Hydrogen production from waste aluminum
Moscow Iron and Steel Institute of Russia developed the chemical hydrogen production technology and experimental device of aluminum and nonferrous metal waste, the hydrogen produced can be used for vehicle power supply system and fixed small electric power devices.
The research team developed a complete set of chemical hydrogen production technologies using waste aluminum as the reactant in the "aluminum-Water" system, including the analysis of raw materials, waste aluminum powder treatment plan, selection of oxidation process parameters, storage and transportation requirements of the prepared solid metal reactant, etc. An oxidizer and an experimental apparatus for hydrogen production from waste aluminum have been developed. The device is suitable for treating waste aluminum and other hydrolyzed metals to prepare hydrogen fuel with reliable explosion-proof property. Due to the easy formation of oxidation protective film on the surface of metal aluminum, isolating the contact between oxidant and metal aluminum and inhibiting the chemical reaction, the scientific research team added mechanical activation to the whole technology to prevent the formation of oxidation protective film.

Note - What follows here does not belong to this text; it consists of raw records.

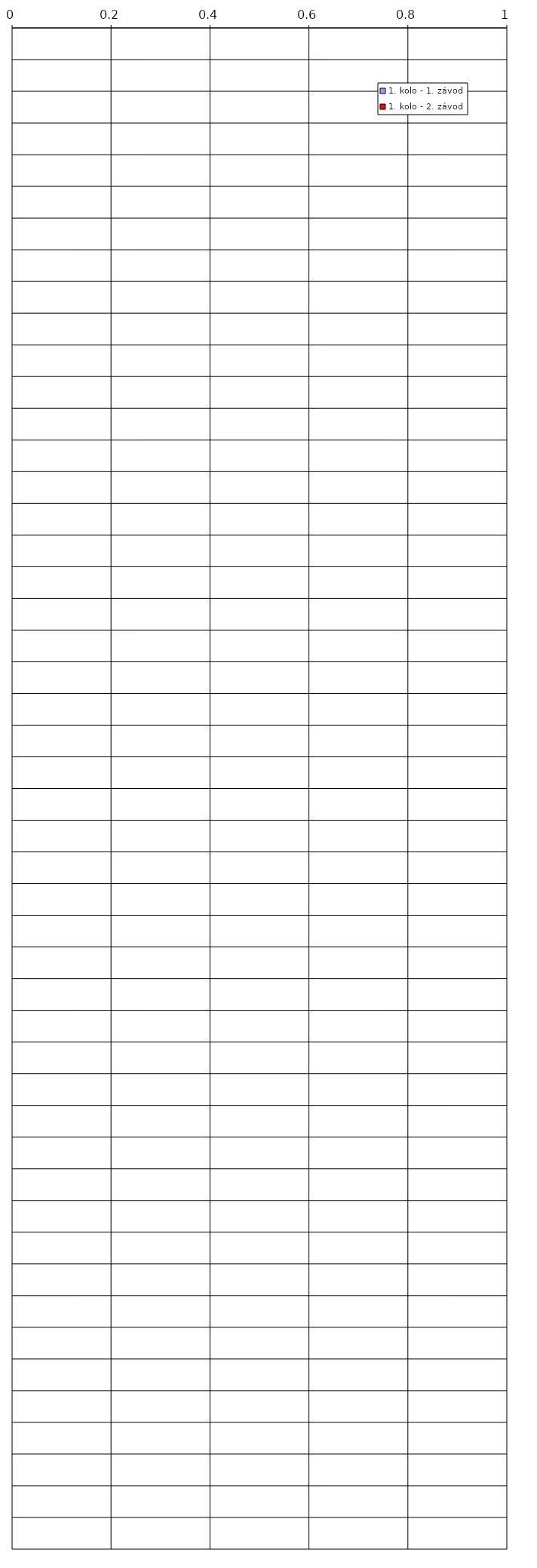
| Category | 1. kolo - 1. závod | 1. kolo - 2. závod |
|---|---|---|
| 0 | 0 | 0 |
| 1 | 0 | 0 |
| 2 | 0 | 0 |
| 3 | 0 | 0 |
| 4 | 0 | 0 |
| 5 | 0 | 0 |
| 6 | 0 | 0 |
| 7 | 0 | 0 |
| 8 | 0 | 0 |
| 9 | 0 | 0 |
| 10 | 0 | 0 |
| 11 | 0 | 0 |
| 12 | 0 | 0 |
| 13 | 0 | 0 |
| 14 | 0 | 0 |
| 15 | 0 | 0 |
| 16 | 0 | 0 |
| 17 | 0 | 0 |
| 18 | 0 | 0 |
| 19 | 0 | 0 |
| 20 | 0 | 0 |
| 21 | 0 | 0 |
| 22 | 0 | 0 |
| 23 | 0 | 0 |
| 24 | 0 | 0 |
| 25 | 0 | 0 |
| 26 | 0 | 0 |
| 27 | 0 | 0 |
| 28 | 0 | 0 |
| 29 | 0 | 0 |
| 30 | 0 | 0 |
| 31 | 0 | 0 |
| 32 | 0 | 0 |
| 33 | 0 | 0 |
| 34 | 0 | 0 |
| 35 | 0 | 0 |
| 36 | 0 | 0 |
| 37 | 0 | 0 |
| 38 | 0 | 0 |
| 39 | 0 | 0 |
| 40 | 0 | 0 |
| 41 | 0 | 0 |
| 42 | 0 | 0 |
| 43 | 0 | 0 |
| 44 | 0 | 0 |
| 45 | 0 | 0 |
| 46 | 0 | 0 |
| 47 | 0 | 0 |

Aluminium reacts with water to produce hydrogen, which can be used in fuel cells to generate electricity. A 15-gram drink can holds a chemical capacity of 255 kilojoules, which translates to 20 metres of fuel for a five-litre car. Russia can produce 2 billion to 3 billion aluminum cans every year, about more than 40,000 tons of pure aluminum, while the whole European market size of recycled aluminum is up to 10 million tons, half of which is not effectively utilized.
Aluminum is an active metal, which is slowly oxidized in the air. The discarded aluminum will corrode away in a short time. On the one hand, valuable metals are not effectively used. On the other hand, the hydrogen released pollutes the environment. The technology will give these aluminum cans a way out in the hope of making a breakthrough in clean energy.